There is no set time. Every bird is different and some never truly become hands on birds. Its going to take lots of patience on your part.


----------



## birdpool (Mar 15, 2016)

with wade it took a few days of my boyfriend constantly talking to him (my boyfriend was incredibly excited and insistent, and it turned out to be a good thing!) by the first week we could hold him without him freaking, but he had to come out of the cage on his own terms. He has a little "out perch" that he sits on to either come out or let us know he wants to come out and it works really well! as long as we get to it before he starts squawking, he is a very well mannered young boy. After a month, he flies to us and asks us for pets and cuddles up under my boyfriend's nose (that's his fav place to be)

piper and kiwi are a bit of a different story, but they're already really tame and people-friendly. they both hopped onto my hand today with little fuss to be let out, but they were a bit more upset about being asked to go back into the cage so I could bring my BF to work.

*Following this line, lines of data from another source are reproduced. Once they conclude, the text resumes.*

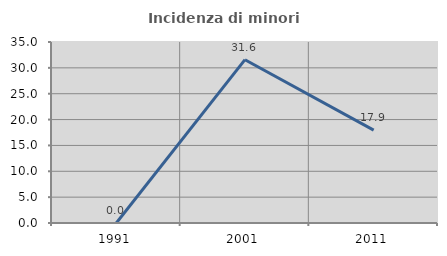
| Category | Incidenza di minori stranieri |
|---|---|
| 1991.0 | 0 |
| 2001.0 | 31.579 |
| 2011.0 | 17.949 |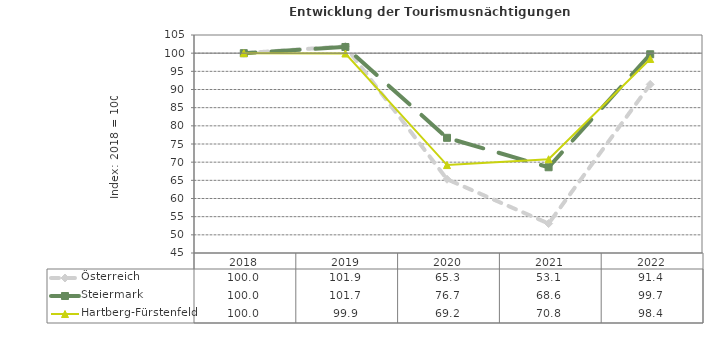
| Category | Österreich | Steiermark | Hartberg-Fürstenfeld |
|---|---|---|---|
| 2022.0 | 91.4 | 99.7 | 98.4 |
| 2021.0 | 53.1 | 68.6 | 70.8 |
| 2020.0 | 65.3 | 76.7 | 69.2 |
| 2019.0 | 101.9 | 101.7 | 99.9 |
| 2018.0 | 100 | 100 | 100 |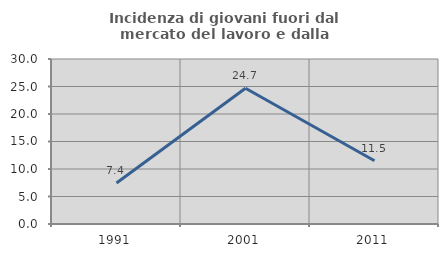
| Category | Incidenza di giovani fuori dal mercato del lavoro e dalla formazione  |
|---|---|
| 1991.0 | 7.443 |
| 2001.0 | 24.679 |
| 2011.0 | 11.489 |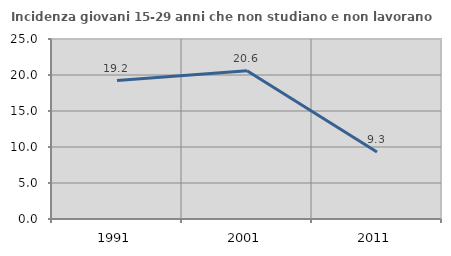
| Category | Incidenza giovani 15-29 anni che non studiano e non lavorano  |
|---|---|
| 1991.0 | 19.231 |
| 2001.0 | 20.588 |
| 2011.0 | 9.302 |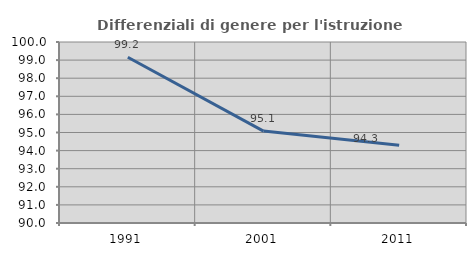
| Category | Differenziali di genere per l'istruzione superiore |
|---|---|
| 1991.0 | 99.155 |
| 2001.0 | 95.077 |
| 2011.0 | 94.29 |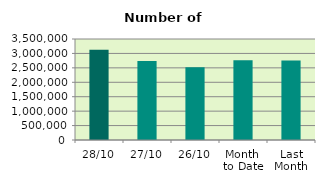
| Category | Series 0 |
|---|---|
| 28/10 | 3125100 |
| 27/10 | 2741462 |
| 26/10 | 2521042 |
| Month 
to Date | 2763668.4 |
| Last
Month | 2759252.364 |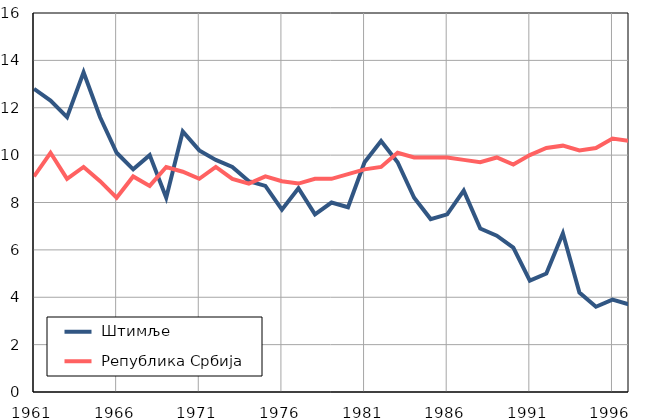
| Category |  Штимље |  Република Србија |
|---|---|---|
| 1961.0 | 12.8 | 9.1 |
| 1962.0 | 12.3 | 10.1 |
| 1963.0 | 11.6 | 9 |
| 1964.0 | 13.5 | 9.5 |
| 1965.0 | 11.6 | 8.9 |
| 1966.0 | 10.1 | 8.2 |
| 1967.0 | 9.4 | 9.1 |
| 1968.0 | 10 | 8.7 |
| 1969.0 | 8.2 | 9.5 |
| 1970.0 | 11 | 9.3 |
| 1971.0 | 10.2 | 9 |
| 1972.0 | 9.8 | 9.5 |
| 1973.0 | 9.5 | 9 |
| 1974.0 | 8.9 | 8.8 |
| 1975.0 | 8.7 | 9.1 |
| 1976.0 | 7.7 | 8.9 |
| 1977.0 | 8.6 | 8.8 |
| 1978.0 | 7.5 | 9 |
| 1979.0 | 8 | 9 |
| 1980.0 | 7.8 | 9.2 |
| 1981.0 | 9.7 | 9.4 |
| 1982.0 | 10.6 | 9.5 |
| 1983.0 | 9.7 | 10.1 |
| 1984.0 | 8.2 | 9.9 |
| 1985.0 | 7.3 | 9.9 |
| 1986.0 | 7.5 | 9.9 |
| 1987.0 | 8.5 | 9.8 |
| 1988.0 | 6.9 | 9.7 |
| 1989.0 | 6.6 | 9.9 |
| 1990.0 | 6.1 | 9.6 |
| 1991.0 | 4.7 | 10 |
| 1992.0 | 5 | 10.3 |
| 1993.0 | 6.7 | 10.4 |
| 1994.0 | 4.2 | 10.2 |
| 1995.0 | 3.6 | 10.3 |
| 1996.0 | 3.9 | 10.7 |
| 1997.0 | 3.7 | 10.6 |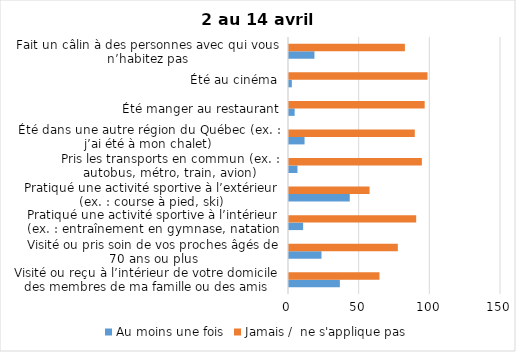
| Category | Au moins une fois | Jamais /  ne s'applique pas |
|---|---|---|
| Visité ou reçu à l’intérieur de votre domicile des membres de ma famille ou des amis | 36 | 64 |
| Visité ou pris soin de vos proches âgés de 70 ans ou plus | 23 | 77 |
| Pratiqué une activité sportive à l’intérieur (ex. : entraînement en gymnase, natation en piscine) | 10 | 90 |
| Pratiqué une activité sportive à l’extérieur (ex. : course à pied, ski) | 43 | 57 |
| Pris les transports en commun (ex. : autobus, métro, train, avion) | 6 | 94 |
| Été dans une autre région du Québec (ex. : j’ai été à mon chalet) | 11 | 89 |
| Été manger au restaurant | 4 | 96 |
| Été au cinéma | 2 | 98 |
| Fait un câlin à des personnes avec qui vous n’habitez pas | 18 | 82 |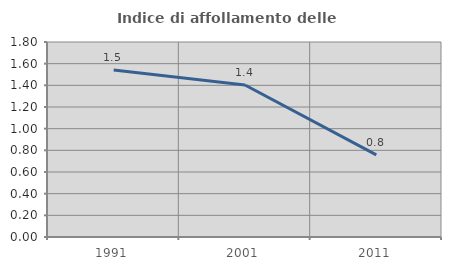
| Category | Indice di affollamento delle abitazioni  |
|---|---|
| 1991.0 | 1.542 |
| 2001.0 | 1.403 |
| 2011.0 | 0.758 |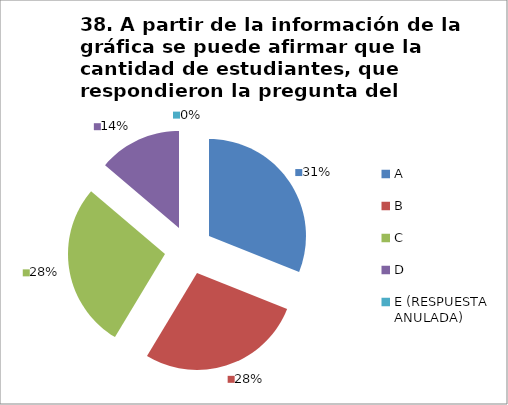
| Category | CANTIDAD DE RESPUESTAS PREGUNTA (38) | PORCENTAJE |
|---|---|---|
| A | 9 | 0.31 |
| B | 8 | 0.276 |
| C | 8 | 0.276 |
| D | 4 | 0.138 |
| E (RESPUESTA ANULADA) | 0 | 0 |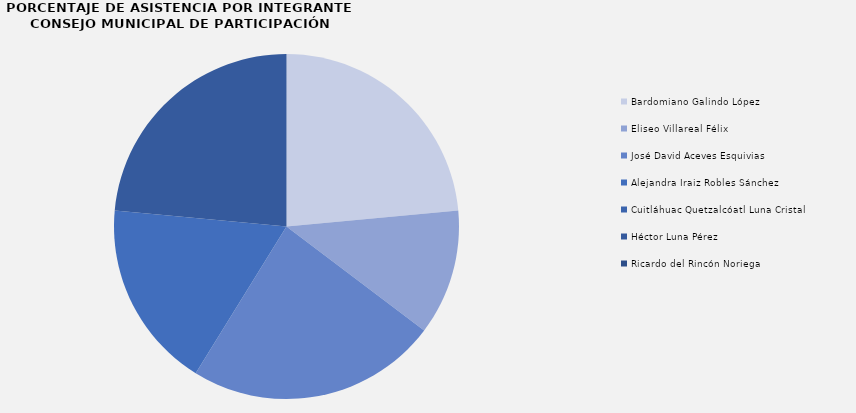
| Category | Series 0 |
|---|---|
| Bardomiano Galindo López | 4 |
| Eliseo Villareal Félix | 2 |
| José David Aceves Esquivias | 4 |
| Alejandra Iraiz Robles Sánchez | 3 |
| Cuitláhuac Quetzalcóatl Luna Cristal | 0 |
| Héctor Luna Pérez | 4 |
| Ricardo del Rincón Noriega | 0 |

definitely make yourself seem like a great thing! treats treats and more treats, unless your Ani is like our Kiwi and doesn't really care for treats. Definitely persistence and constant work, but it pays off in the end because there's nothing quite as amazing (to me) as a tiny bird that loves you :3

we bribed wade into loving us by feeding him sunflower seeds through the cage. he is also fond of millet and what we like to call bird cheetos which are these little puffed rice stick treats for birds.


----------



## Rumz (Mar 14, 2016)

He's a good bird  I guess I just needed to be reassured that persistence is the key


----------



## 3LoveSkyeTiel (Feb 23, 2016)

With mine through the years it took, 1 day for the egar lover bird, to, 1 month for a more shy one I got.

It depends on the bird, but the constant love and not pushing the touching will draw it to you. If you insist it step up, like NOW than it won't really want to. But if you make it want you by just showing it treats and constantly talking and giving it affection, it will warm up to you one day soon and have not much problem with your hands. It may just need time to accept it wants you and that means it must interact with you hands.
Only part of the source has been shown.